Cotton candy - what would childhood be without it? It's sticky, sweet airiness brings memories of summer days spent under the circus tent, or meandering through the country fair's exhibits. Let's not forget nights sent on the carnival's Ferris wheel, cotton candy in one hand while the other grips the car's bar for dear life.
Cotton candy goes back a long way, though, from its appearance at fairs and carnivals. It wasn't the light, airy, wispy stuff we know today, but spun sugar was all the rage in the days of knights and their fair damsels. Since sugar was rare and expensive, it was a treat reserved only for the very rich, so few folks ever got to experience it. Medieval cooks first spun sugar on forks to create webs and strands to decorate cakes and other sweets. Confectioners would make castles and dragons and fairy tale creatures from it to the delight of the rich and famous of the day. Lords and ladies would marvel over the spun sugar creations, while the lowly servants could only look on with longing.
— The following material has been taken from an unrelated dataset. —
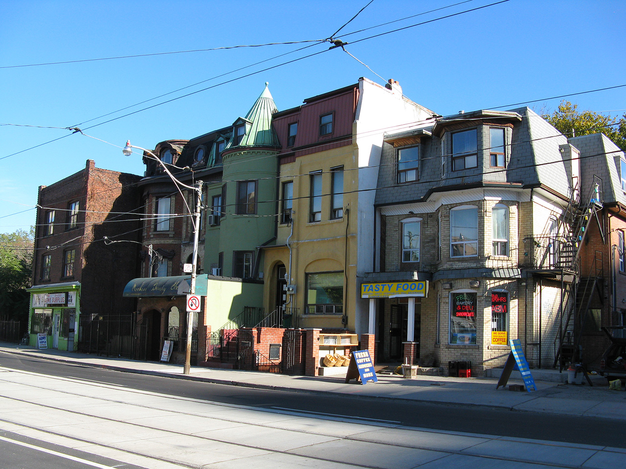 Dundas Street between Pembroke and George Streets. Garden district in Toronto, Ontario, Canada.
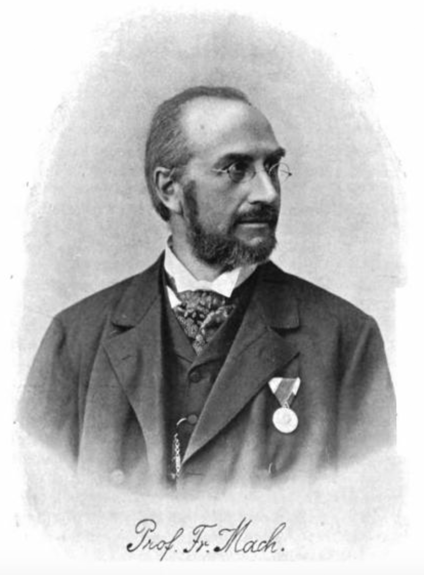 Prof. Franz Mach (1845–1917)

Later, cookbooks shared the techniques involved in spinning sugar. Most involved swirling a fork into the sticky cooked sugary syrup and drawing it out at just the right time to create the right thickness of sugar thread. These threads were then spun or wound around an upturned bowl. In the eighteenth and early nineteenth centuries, spun sugar was again the rage in Europe, with confectioners creating sugar Easter eggs and covering other candies such as chocolate in intricate webs of spun sugar. This was pretty much how cotton candy (called spun sugar) existed until the late nineteenth and early twentieth centuries.
No one can really say for sure who "invented" cotton candy as we know it today. Four separate individuals - Thomas Patton, Josef Delarose Lascaux, John C. Wharton, and William Morrison - all had a hand in it, it would seem.
In 1899, John Wharton and William Morrison were granted a patent for a machine that melted and spun the sugar. The pair of Nashville, TN candy makers then got really creative. They introduced their "fairy floss" and its electronic maker at the Louisiana Purchase Exhibition, otherwise known as the St. Louis World's Fair, in 1904, and the tradition of cotton candy and fairs was born. They sold nearly 69,000 boxes of the stuff at 25 cents each. It was one of the Fair's most expensive treats, earning the two men over $17,000, nearly half a million dollars in today's world.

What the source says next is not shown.